**WHAT YOU WILL DO**: Retype the data below exactly, skipping pictures.

═════ DATASET EXCERPT ═════

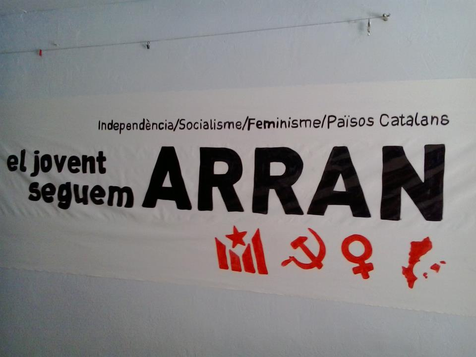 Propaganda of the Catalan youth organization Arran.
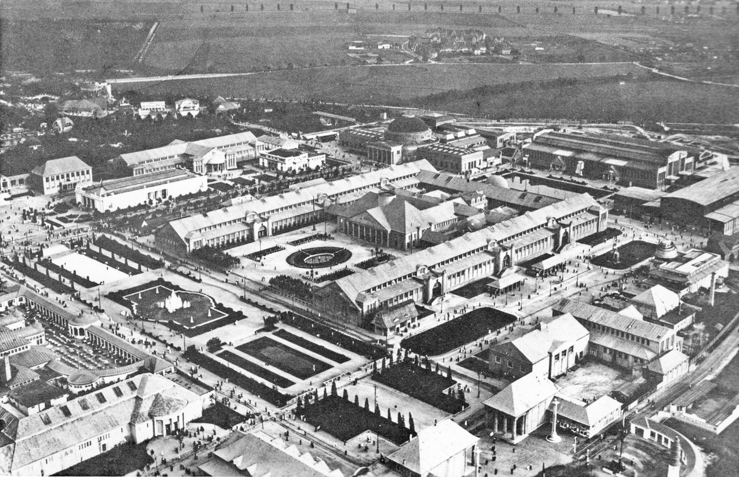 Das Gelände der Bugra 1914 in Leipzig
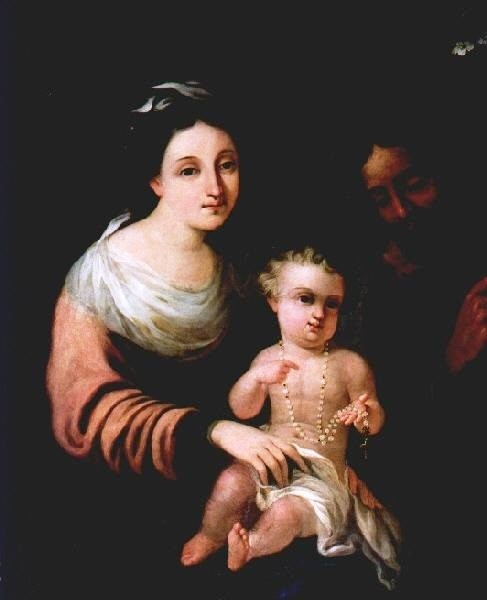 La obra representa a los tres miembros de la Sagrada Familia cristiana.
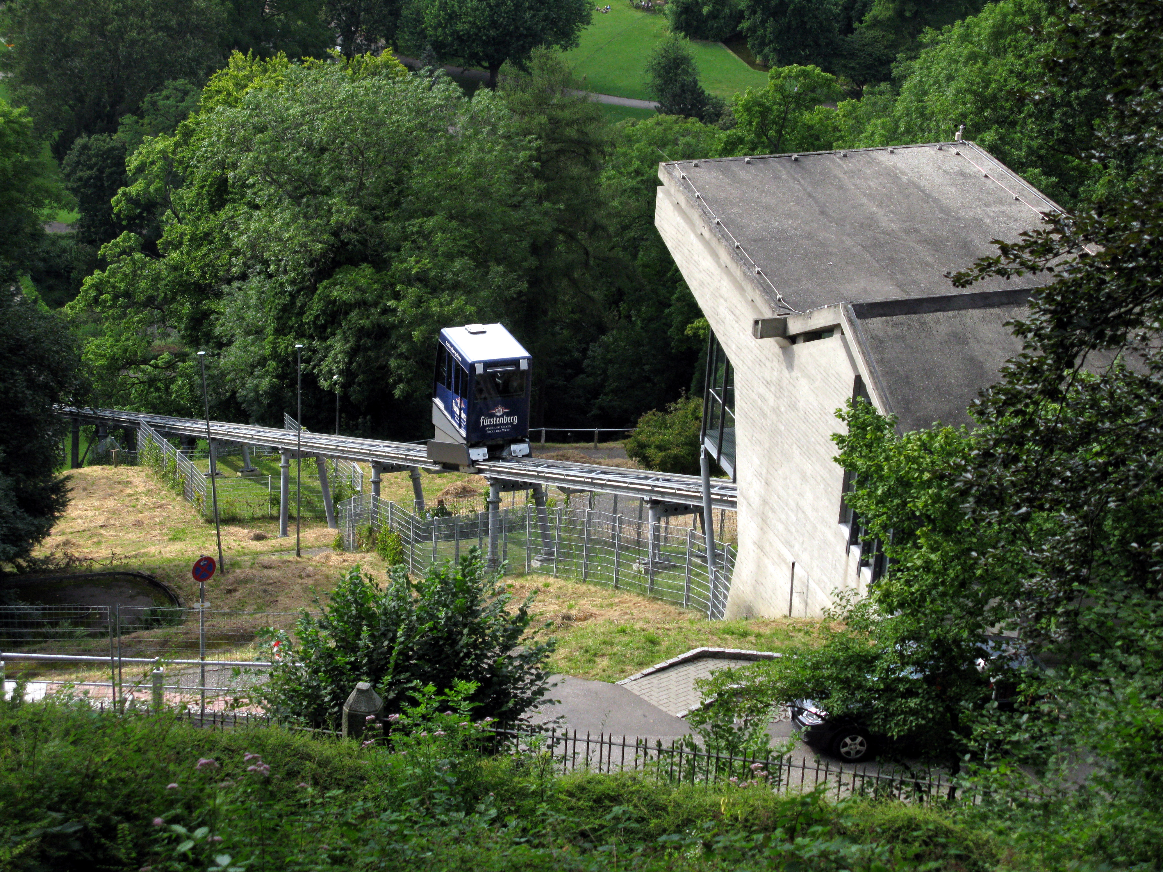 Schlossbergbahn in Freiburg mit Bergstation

═════

**EXERCISE ANSWER**:
 Propaganda of the Catalan youth organization Arran.
 Das Gelände der Bugra 1914 in Leipzig
 La obra representa a los tres miembros de la Sagrada Familia cristiana.
 Schlossbergbahn in Freiburg mit Bergstation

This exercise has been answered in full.